Goal

A colour image $z = (z_1, \ldots, z_N)$ with $z_n \in \mathbb{R}^3$ and a user-drawn bounding rectangle are the inputs. The output is a binary opacity array $\alpha \in \{0,1\}^N$ partitioning the image into foreground and background, plus a continuous $\alpha_n \in [0,1]$ in a narrow border ribbon of width $\pm w$ pixels for smooth edge transitions. A single rectangle suffices as the sole required interaction; the algorithm needs no inner-boundary trace. The Gibbs energy $E(\alpha, k, \theta, z)$ decreases monotonically across the iterative coordinate-descent loop, guaranteeing convergence to a local minimum.

Algorithm

Let $z = (z_1, \ldots, z_N)$ denote the RGB image, $z_n \in \mathbb{R}^3$ . Let $\alpha \in \{0,1\}^N$ denote the binary opacity matte; $\alpha_n = 0$ is background, $\alpha_n = 1$ is foreground. Let $k = (k_1, \ldots, k_N)$ , $k_n \in \{1, \ldots, K\}$ , denote the per-pixel GMM component assignment. Let $K = 5$ be the number of Gaussian components per side. Let $\theta = \{\pi(\alpha, k),\, \mu(\alpha, k),\, \Sigma(\alpha, k)\}$ collect the GMM mixture weights, means, and full $3{\times}3$ covariance matrices. Let $T_B$ , $T_U$ , $T_F$ denote the hard-background, unknown, and hard-foreground pixel sets forming the trimap. Let $C$ denote the set of 8-connected neighbour pairs. Let $\beta$ be the contrast normalisation derived from image statistics. Let $\gamma = 50$ be the smoothness weight. Let $w = 6$ be the border-matting ribbon half-width in pixels. Let $\lambda_1 = 50$ and $\lambda_2 = 10^3$ be the DP regulariser parameters. Let $L = 41$ be the neighbourhood patch size for GMM parameter estimation in border matting. Let $\Delta_t$ and $\sigma_t$ parameterise the $\alpha$ -profile step function along contour point $t$ .

Definition

Gibbs energy

The total energy over $(\alpha, k, \theta, z)$ decomposes into a data term and a smoothness term.
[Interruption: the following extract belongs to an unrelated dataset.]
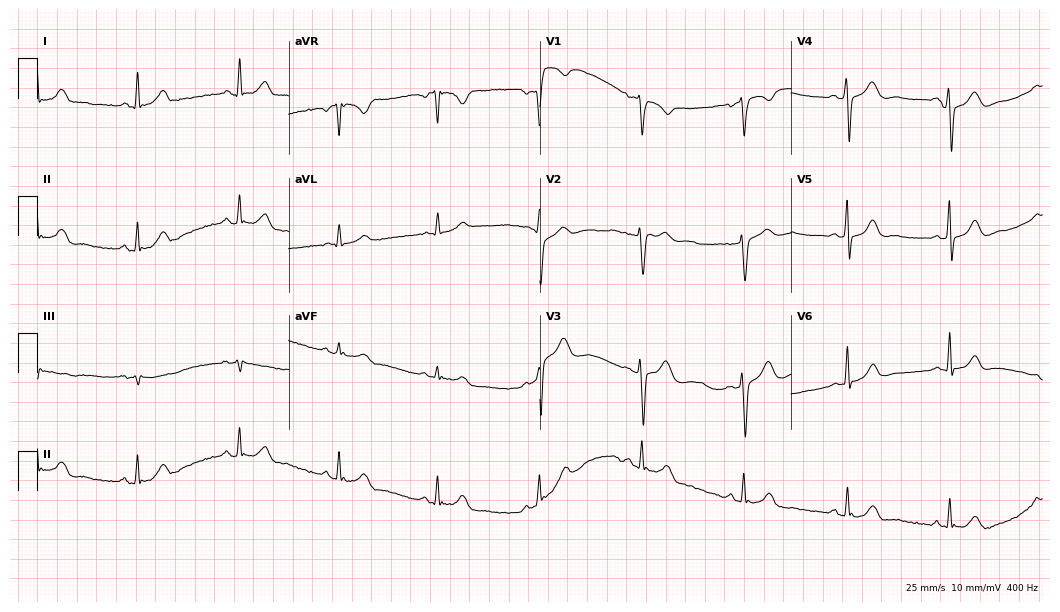
12-lead ECG from a 35-year-old female. Recorded interpretation: within normal limits.
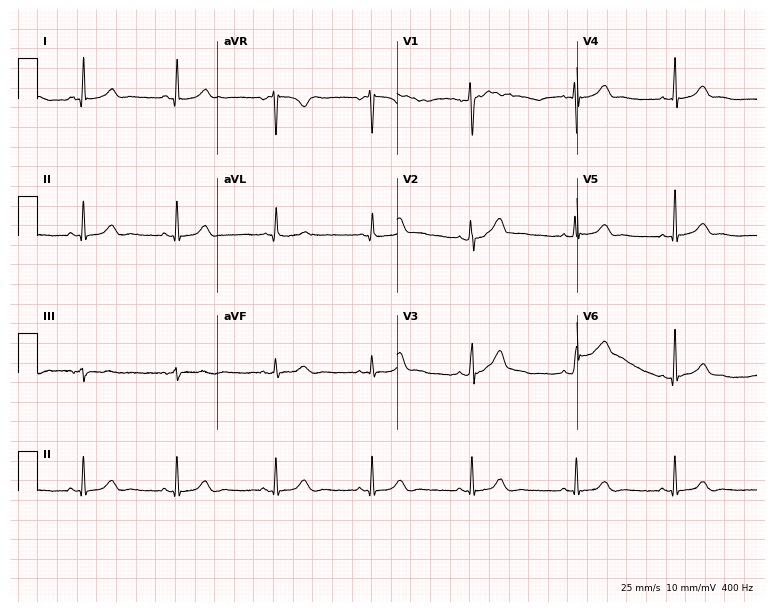
Standard 12-lead ECG recorded from a female patient, 45 years old. Read as a normal ECG.
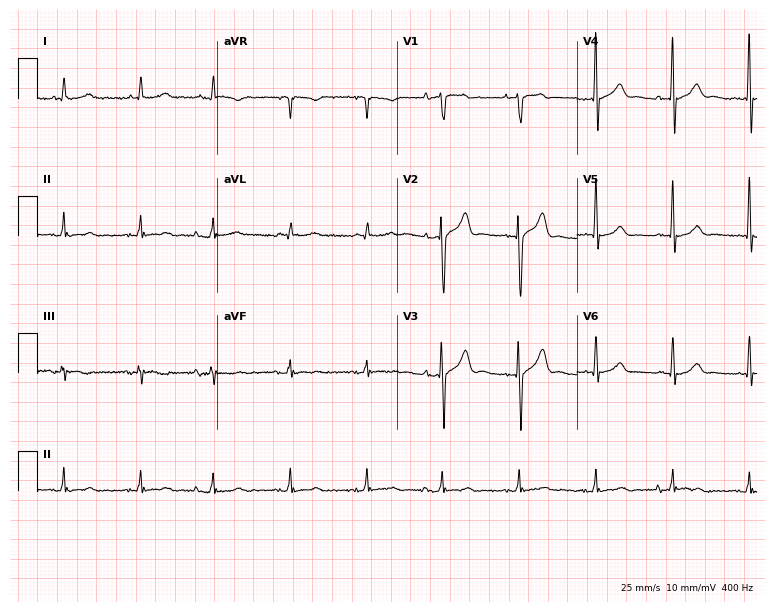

$E(\alpha, k, \theta, z) = U(\alpha, k, \theta, z) + V(\alpha, z)$

$U$ is minimised over $\alpha$ and $k$ by the min-cut and GMM-assignment steps; $V$ penalises label discontinuities across high-contrast edges.

Definition

Data term

The data term sums per-pixel negative log-likelihoods under the GMM.

$U(\alpha, k, \theta, z) = \sum_{n} D(\alpha_n, k_n, \theta, z_n)$

$D(\alpha_n, k_n, \theta, z_n) = -\log \pi(\alpha_n, k_n) + \tfrac{1}{2}\log\det\Sigma(\alpha_n, k_n) + \tfrac{1}{2}\bigl[z_n - \mu(\alpha_n, k_n)\bigr]^\top \Sigma(\alpha_n, k_n)^{-1}\bigl[z_n - \mu(\alpha_n, k_n)\bigr]$

Each GMM component contributes a mixture-weight penalty and a Mahalanobis distance from the component mean.

Definition

Smoothness term

The smoothness term applies a contrast-weighted penalty at every label boundary in the 8-connected graph.

$V(\alpha, z) = \gamma \sum_{(m,n)\in C} [\alpha_n \neq \alpha_m]\, \exp\!\bigl(-\beta \|z_m - z_n\|^2\bigr)$

where $\beta = \bigl(2\langle(z_m - z_n)^2\rangle\bigr)^{-1}$ is computed from all neighbouring pixel pairs in the image, and $\gamma = 50$ .

Definition

Border-matting \alpha-profile

Along contour $C$ , a soft step function is fitted per contour point $t$ by dynamic programming.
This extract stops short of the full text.